Ridwan menjelaskan, saat ini sinyal dan kapasitas operator selular dalam memberikan layanan telekomunikasi tidak sama antara satu dengan yang lainnya. Khususnya dalam memberikan layanan di daerah pinggiran kota yang tak banyak penduduknya, tidak menguntungkan, serta wilayah Tertinggal, Terluar dan Terdepan (3T).
“Di Jakarta mungkin sinyal seluruh operator telekomunikasi tersedia dengan kapasitas yang hampir seragam. Namun di daerah non perkotaan dan tidak memiliki banyak penduduk, sinyal dan kapasitas operator sangat minim. Bahkan ada operator yang hanya memiliki satu BTS di satu wilayah kecamatan, sehingga membuat sinyal dan kapasitas layanan broadbandnya terbatas,” terang Ridwan.
Agar peserta didik nyaman dalam melaksanakan kegiatan belajar mengajar, idealnya speed yang diberikan ke pelanggan minimal 1,5 Mbps. Karena untuk melakukan pendidikan jarak jauh dengan menggunakan Zoom, Googel Meet, atau layanan tele conference lainnya membutuhkan bandwidth yang cepat dan latency yang sedikit.

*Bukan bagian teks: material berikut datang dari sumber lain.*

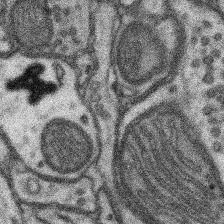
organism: Mouse
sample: Somatosensory cortex neuropil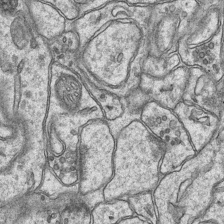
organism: Mouse
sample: CA1 Hippocampus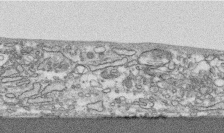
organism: Human
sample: CRL-1474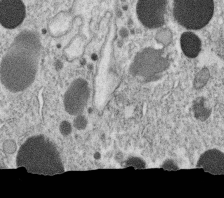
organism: C. elegans
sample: C. elegans oocyte; sperm cells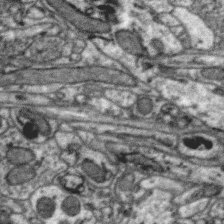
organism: Zebra finch
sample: Brain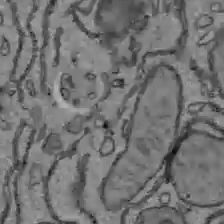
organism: C57BL Mouse
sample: Liver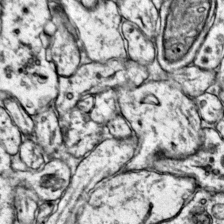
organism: Mouse
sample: Primary visual cortex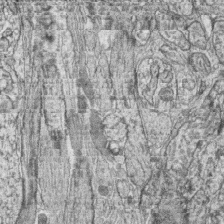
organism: Zebrafish
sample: synaptic ribbons in rod cells and cone cells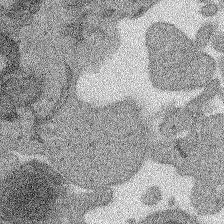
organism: Human
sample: HeLa cells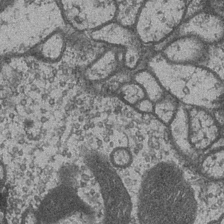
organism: Drosophila
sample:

Selain bandwidth yang besar, kekuatan sinyal juga harus dimiliki oleh operator agar dapat mendukung proses kegiatan belajar. Minimal operator telekomunikasi selular harus bisa memberikan sinyal 3 bar agar proses belajar peserta didik tidak tergangu.
Jika operator hanya memiliki satu BTS dalam satu wilayah tentu, menurut Ridwan akan mustahil masyarakat mendapatkan kenyamanan dalam proses belajar mengajar. Pasti sinyal tak akan stabil dan speed yang didapatkan mungkin tak akan mencapai 1 Mbps.
Dengan kondisi tersebut, tidak akan mungkin operator melayani peserta didik untuk program belajar dari rumah. Peserta didik hanya akan mendapatkan kualitas video yang buruk dan buffering.